Christian Migowski chrismfwrd at gmail.com
Fri Feb 6 08:06:08 EST 2009


Hi,

I was playing around with the new TimeoutHandlers (which are a great
addition to Netty!) and found out that they are quite inaccurate. I
setup a small sample which one server and just one client which are
not sending regular messages, just in case of a timeout, and found out
that the read timeout is of up to 4 seconds (in both directions) when
wanting a 10 second timeout. Here is how I setup the server chain
(client doesn't do timeout handling):

	Timer timer = new HashedWheelTimer(10, TimeUnit.MILLISECONDS, 10);
	pipeline.addLast("readTimeout", new ReadTimeoutHandler(timer, 10,
TimeUnit.SECONDS));
	pipeline.addLast("writeTimeout", new WriteTimeoutHandler(timer, 5,
TimeUnit.SECONDS));

	pipeline.addLast("handler", new TestHandler());


and this is the exceptionCaught() of TestHandler method:
    public void exceptionCaught(ChannelHandlerContext ctx, ExceptionEvent e) {
	if (e.getCause() instanceof ChannelWriteTimeoutException) {
	    System.out.println(new
SimpleDateFormat("HH:mm:ss.SSS").format(new Date())+" writetimeout");
	    writeTime(e.getChannel());
	} else if (e.getCause() instanceof ChannelReadTimeoutException) {
	    System.out.println(new
SimpleDateFormat("HH:mm:ss.SSS").format(new Date())+" readtimeout");
	    writeTime(e.getChannel());
	} else {
	    e.getCause().printStackTrace();
	    Channel ch = e.getChannel();
	    ch.close().awaitUninterruptibly();
	    System.out.println("channel closed");
	}
    }

it produces e.g. this output:

13:58:39.773 readtimeout
13:58:46.634 readtimeout
13:58:53.506 readtimeout
13:59:00.378 readtimeout
13:59:07.238 readtimeout
13:59:14.110 readtimeout
13:59:20.971 readtimeout
13:59:27.843 readtimeout
13:59:34.714 readtimeout
13:59:41.575 readtimeout
13:59:48.447 readtimeout
13:59:55.319 readtimeout
14:00:02.179 readtimeout
14:00:09.120 readtimeout
14:00:17.974 readtimeout


as you can see it is never 10 seconds.
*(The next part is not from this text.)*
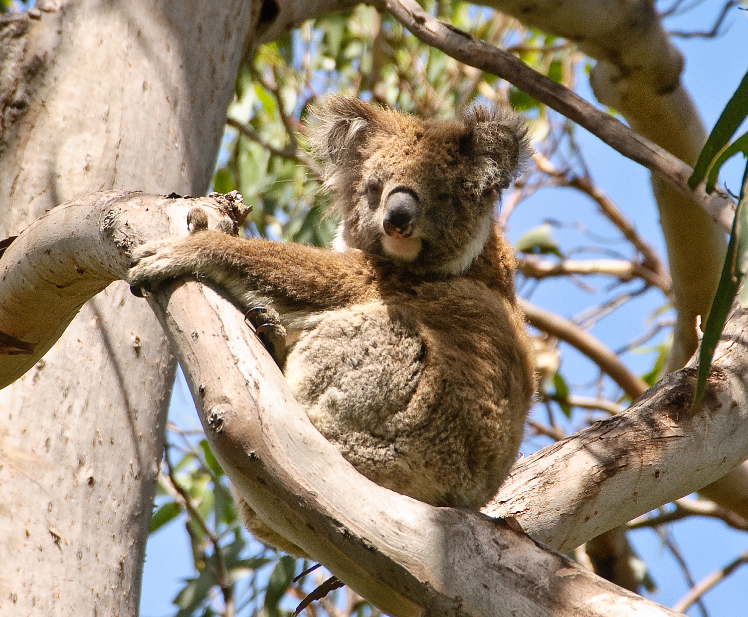 koala :)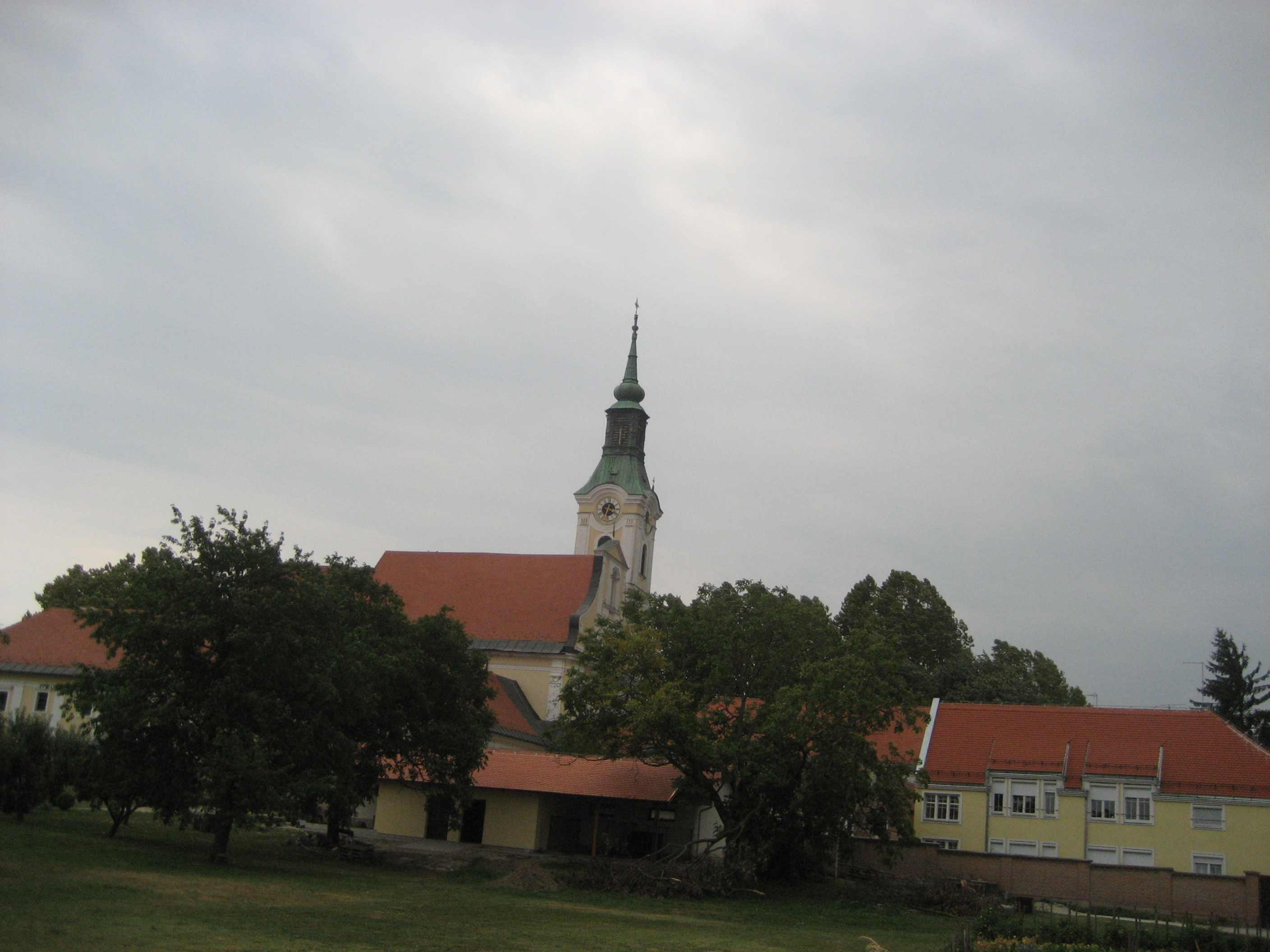 Virovitica, Croatia

Also, although the writetimeout
is set lower, it is never fired, which seems like a bug to me.
Also, because of that inaccurateness, sometimes exceptions in the
timer occur (this is not always reproducable):

06.02.2009 12:37:00 org.jboss.netty.handler.timeout.HashedWheelTimer
WARNUNG: An exception was thrown by TimerTask.
java.lang.IllegalArgumentException: delay must be greater than
10000000 nanoseconds
	at org.jboss.netty.handler.timeout.HashedWheelTimer.checkDelay(HashedWheelTimer.java:242)
	at org.jboss.netty.handler.timeout.HashedWheelTimer.newTimeout(HashedWheelTimer.java:197)
	at org.jboss.netty.handler.timeout.ReadTimeoutHandler$ReadTimeoutTask.run(ReadTimeoutHandler.java:145)
	at org.jboss.netty.handler.timeout.HashedWheelTimer$HashedWheelTimeout.expire(HashedWheelTimer.java:399)
	at org.jboss.netty.handler.timeout.HashedWheelTimer$Worker.notifyExpiredTimeouts(HashedWheelTimer.java:318)
	at org.jboss.netty.handler.timeout.HashedWheelTimer$Worker.run(HashedWheelTimer.java:266)
	at java.lang.Thread.run(Thread.java:595)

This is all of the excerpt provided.